The two volumes of Johnsonian Miscellanies were abridged and edited by G. Birkbeck Hill and published by Oxford and Harper & Brothers in 1897. Theserecollections contain comments on Johnson from sources other than Boswell. Volume One is 488 pages, Volume II, 464 pages plus index. The first volume contains Johnson’s “Prayers and Meditations,” followed by “Account of Dr. Samuel Johnson, from his Birth to his Eleventh Year, written by himself.” These Johnsonian entries are followed by Hester Lynch Piozzi’s Anecdotes of his last twenty years and an essay on Johnson’s genius by Arthur Murphy. Volume Two has twenty-two different selections of apothegms, extracts, and anecdotes of various noted authors from Lady Knight and Sir Joshua Reynolds to Sir John Hawkins and the Reverend Percival Stockdale. These are followed by some hundred pages of “Minor Anecdotes” and thirty-five pages devoted to “Letters of Dr. Johnson.”
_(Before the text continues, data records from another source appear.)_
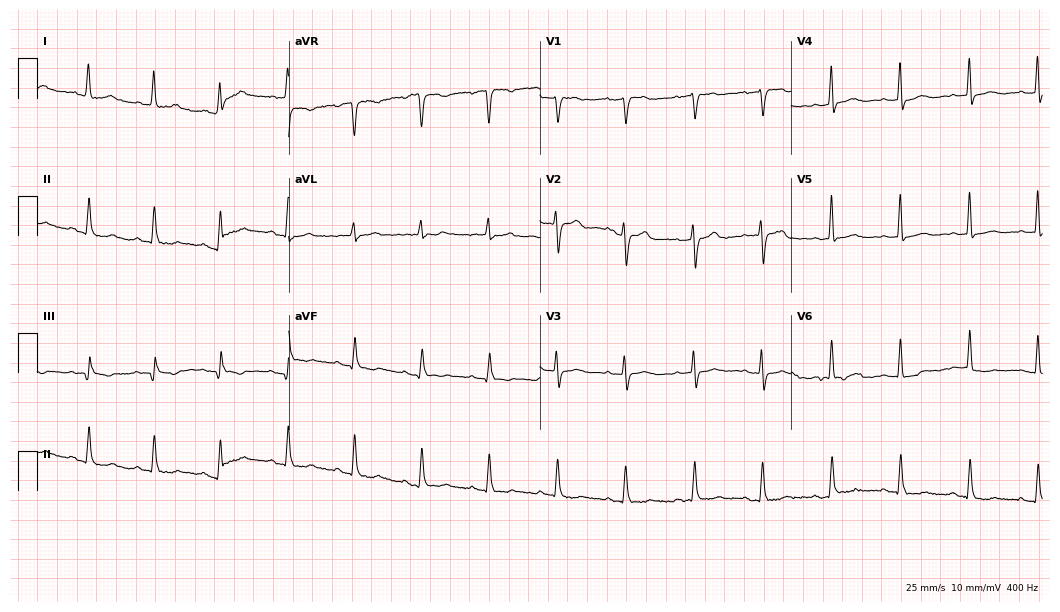
ECG (10.2-second recording at 400 Hz) — a female, 76 years old. Screened for six findings — first-degree AV block, right bundle branch block, left bundle branch block, sinus bradycardia, atrial fibrillation, sinus tachycardia — none is recorded.
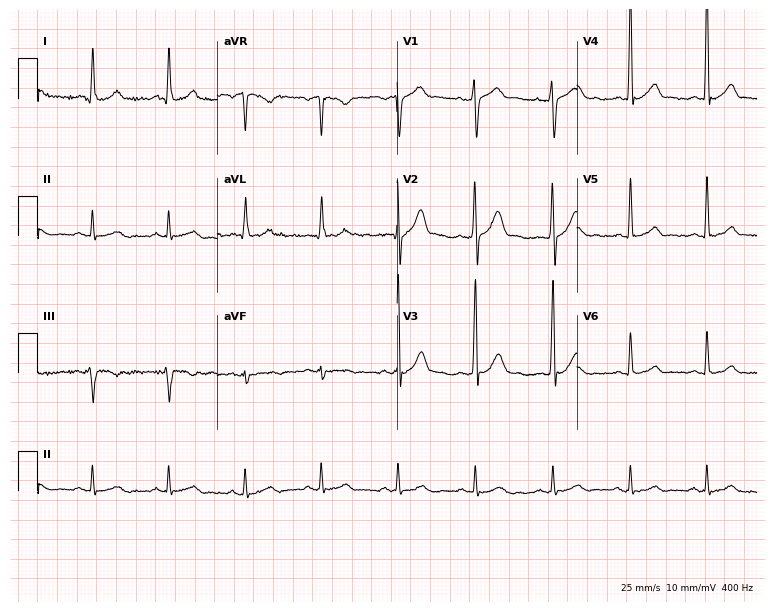
Resting 12-lead electrocardiogram. Patient: a 46-year-old male. None of these six findings is recorded: first-degree AV block, right bundle branch block (RBBB), left bundle branch block (LBBB), sinus bradycardia, atrial fibrillation (AF), sinus tachycardia. Other findings, if any, are not listed.
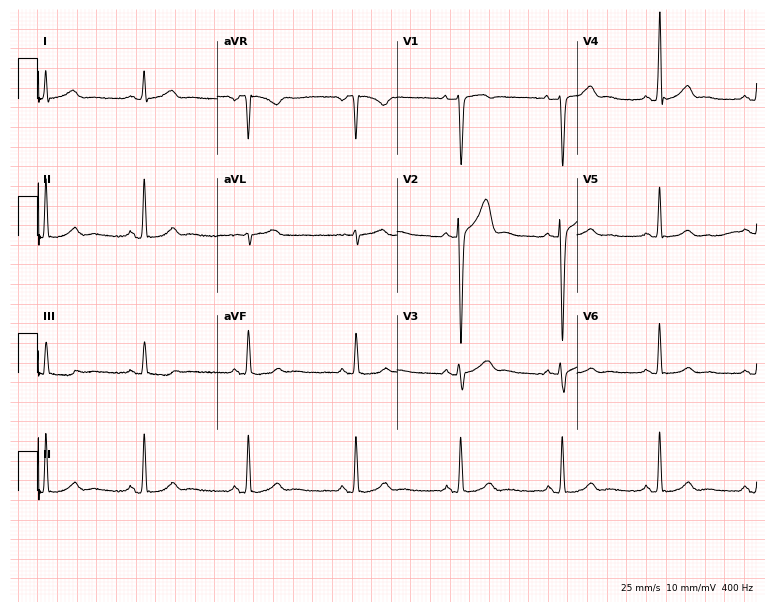
Resting 12-lead electrocardiogram (7.3-second recording at 400 Hz). Patient: a man, 28 years old. None of these six findings is recorded: first-degree AV block, right bundle branch block, left bundle branch block, sinus bradycardia, atrial fibrillation, sinus tachycardia.
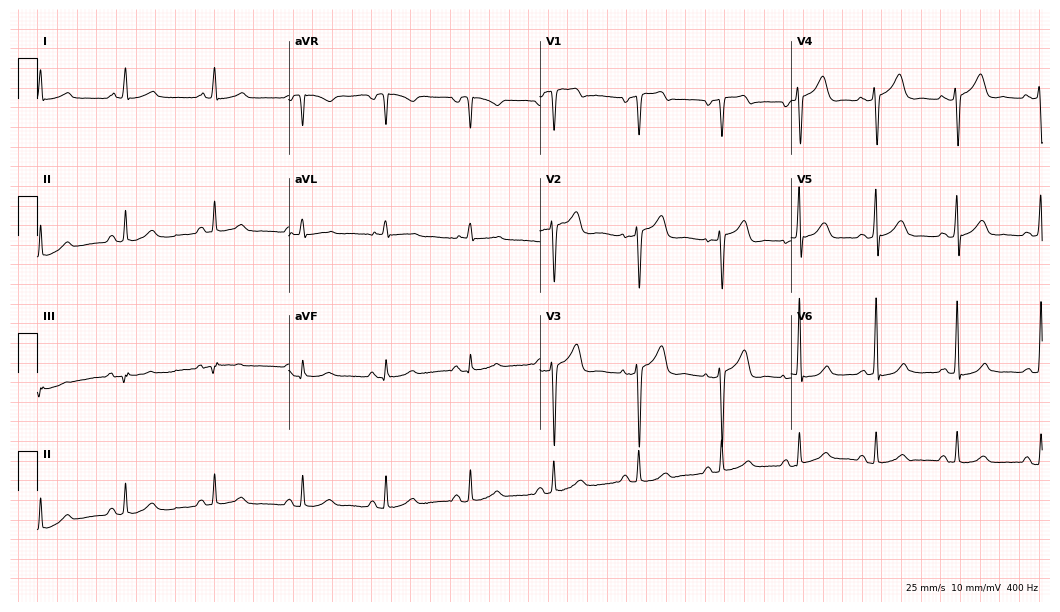
Standard 12-lead ECG recorded from a 54-year-old female (10.2-second recording at 400 Hz). Read as a normal ECG.
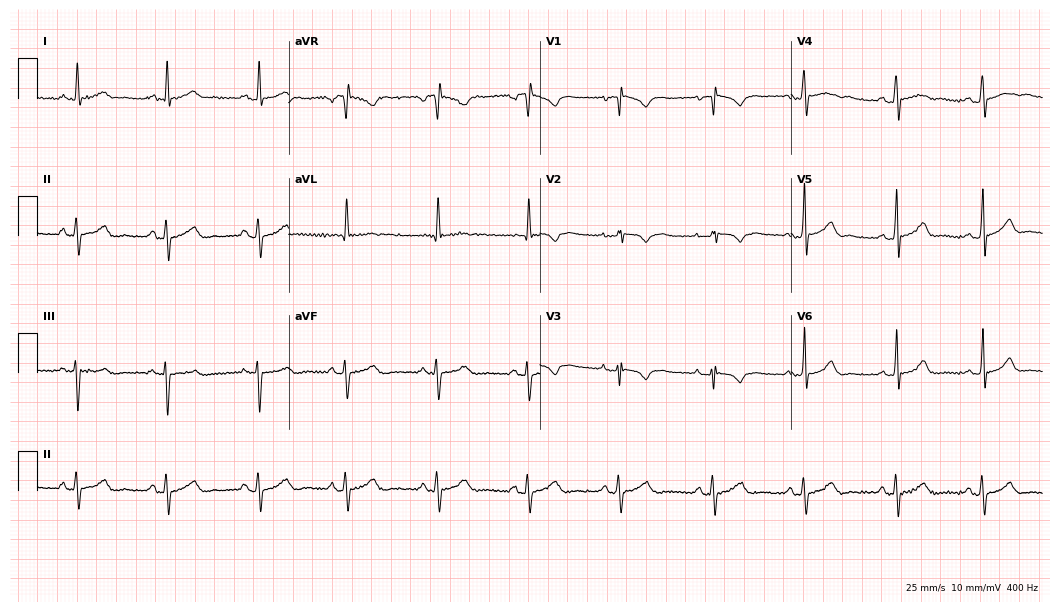
12-lead ECG from a female patient, 20 years old. Labelled as a normal ECG.
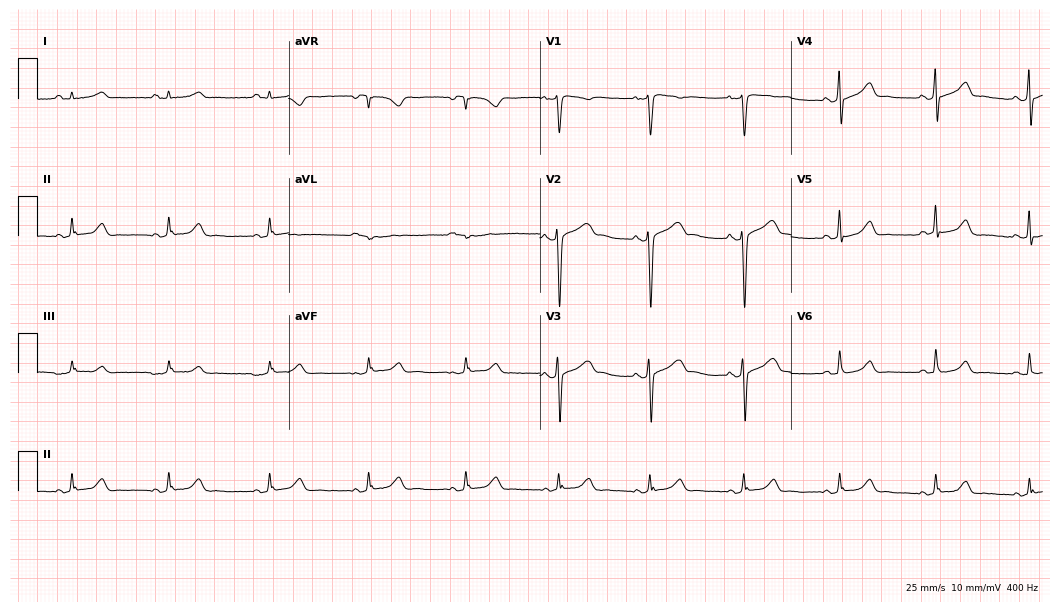
Resting 12-lead electrocardiogram (10.2-second recording at 400 Hz). Patient: a male, 52 years old. Read as a normal ECG.
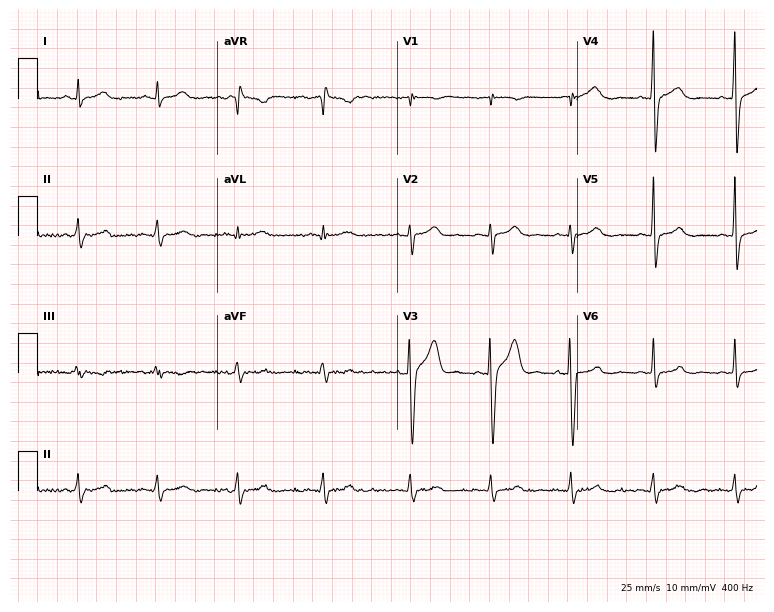
Standard 12-lead ECG recorded from a 24-year-old male patient (7.3-second recording at 400 Hz). None of these six findings is recorded: first-degree AV block, right bundle branch block, left bundle branch block, sinus bradycardia, atrial fibrillation, sinus tachycardia. Other findings, if any, are not listed.
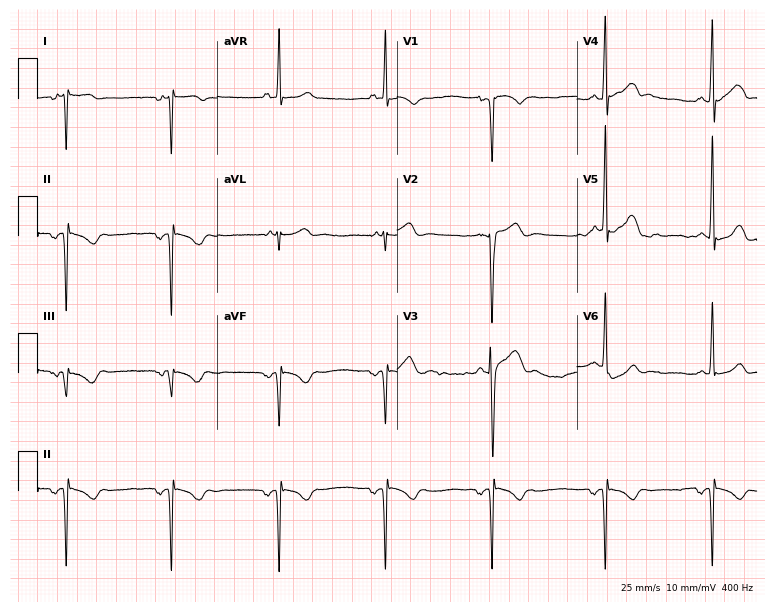
Electrocardiogram, a male, 23 years old. Of the six screened findings (first-degree AV block, right bundle branch block, left bundle branch block, sinus bradycardia, atrial fibrillation, sinus tachycardia), none is recorded. Other findings, if any, are not listed.

These volumes, of course, are a regular treasure house of solemn, delightful, witty, and touching remembrances of Johnson while they were still fresh in the minds of his friends and those who knew him. We catch much of what a man is from his writings. We find out how he appears to others from his biographers, in Johnson’s case, mainly from Boswell’s classic book. But we also find much from less solemn or intimate sources. How one looks to others is an essential aspect of how he might be in himself.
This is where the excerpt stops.